台北滞在中は、メシは大体、本作の主人公・小武(シャオウ)の両親がやってるような一膳飯屋で食っていた。大体、通りの端っこにある店が多かったかな。理由はわからないけど、多分「大通りに一番近いから流行っている店やろ」くらいの感覚。あとはまあ、できるだけ清潔そうな店(笑)。そんな店をよく利用してたから、小武の両親の店の雰囲気が想像できる。壁に貼られたメニューまで頭に浮かんでくるので、読みながら「この店でメシ食いたーい!」って思ってしまう。

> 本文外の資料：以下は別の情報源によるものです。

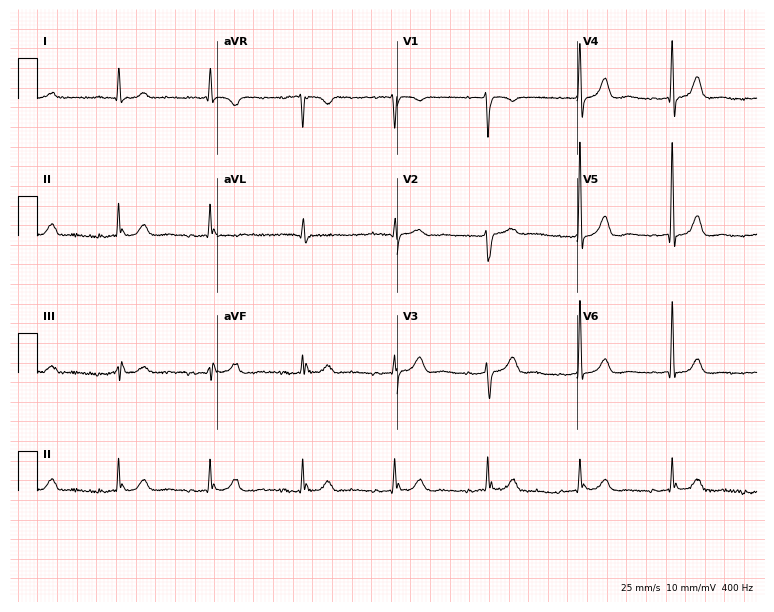
Electrocardiogram (7.3-second recording at 400 Hz), a female patient, 80 years old. Of the six screened findings (first-degree AV block, right bundle branch block (RBBB), left bundle branch block (LBBB), sinus bradycardia, atrial fibrillation (AF), sinus tachycardia), none is recorded.
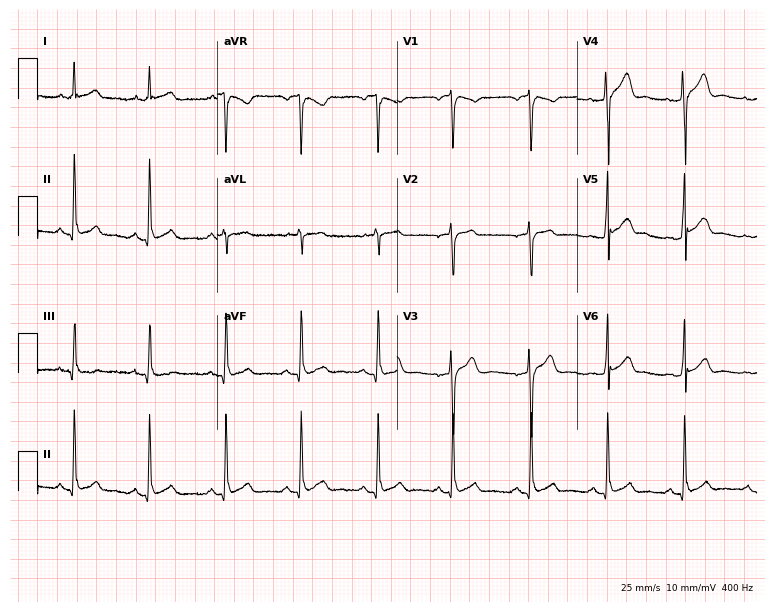
ECG — a male patient, 34 years old. Labelled as a normal ECG.

舞台となっている台北は西門町にほど近い紋身街の醸し出す空気も、よくわかるので、作品に一層没頭できた。大体、ああいう街の一膳飯屋には、小武の父親が「あんな風になっちゃいけない」と小武に言う、珍珠奶茶屋(タピオカミルクティーカフェ)の阿華(アファ)や小猪弟(ピッグボーイ)のような輩がいて、けたたましい音量でワーワーと言い合っているし、探偵の孤独さんのように、どこかおどおどした、それでいて街にどっぷり溶け込んでいる中年男性もいる。そして全てを見通したような寧姐(ニンねーさん)のような、どんと構えたおねーさんがいる。そんなクセのある「あんな風になっちゃいけない」大人たちの中で育った小武は、小学生にもかかわらず、大人みたいなことを口を叩き、大人に拳骨食らわされている毎日だ(笑)。

紋身街で起きるいくつかの出来事を綴った短編連作で、その出来事を小学生の小武の目を通して語るというスタイル。これは作者の「台北もの」にほぼ共通しているのではないかな。そこはさすが、台北育ちの作者、すべてが生き生きとしていて、匂い、重たい空気、粘り気のある風、台湾語交じりの普通話、台湾演歌…。行間から台北が溢れかえっている。

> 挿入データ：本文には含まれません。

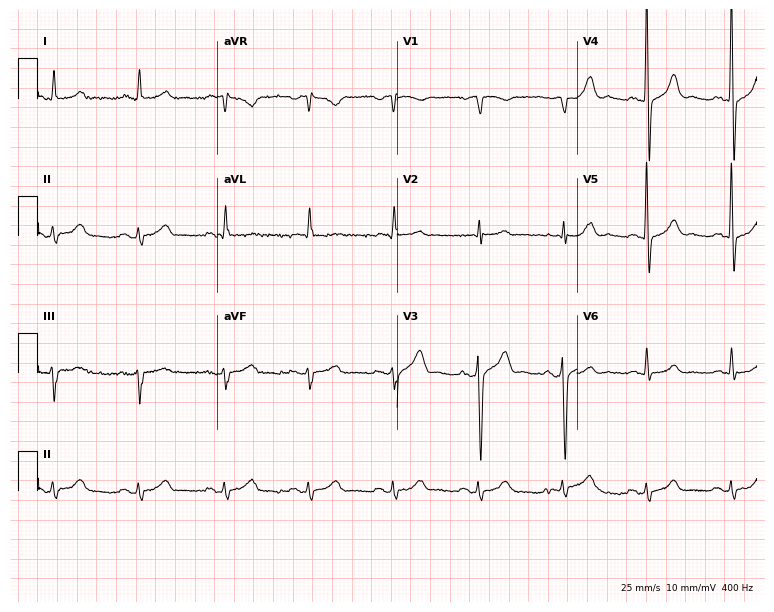
ECG (7.3-second recording at 400 Hz) — a man, 70 years old. Labelled as a normal ECG.

解説で澤田瞳子が書いているように、台北に限らず、どこでもあるような出来事が綴られているにもかかわらず、小武が言い放ったように「それが台北さ」と思ってしまう出来事の数々ではあったが、しかし、運とかツキから見放されたような最期を遂げた、紋身街で燗貨(あばずれ)呼ばわりされていた游小波は、気の毒でならないし、自分を馬鹿にした上、事故の原因を作った(と思しき)教え子に復讐するラッパーの原住民部族教師の話が印象的。まさに「それが台北さ」というエピソードだった。

久々に東山作品を読んだが、この「台湾的リズム」はこの人ならではのもので、小生にとっては非常に心地よく、これからも読んでいきたい作家の一人である。

(令和5年3月28日読了)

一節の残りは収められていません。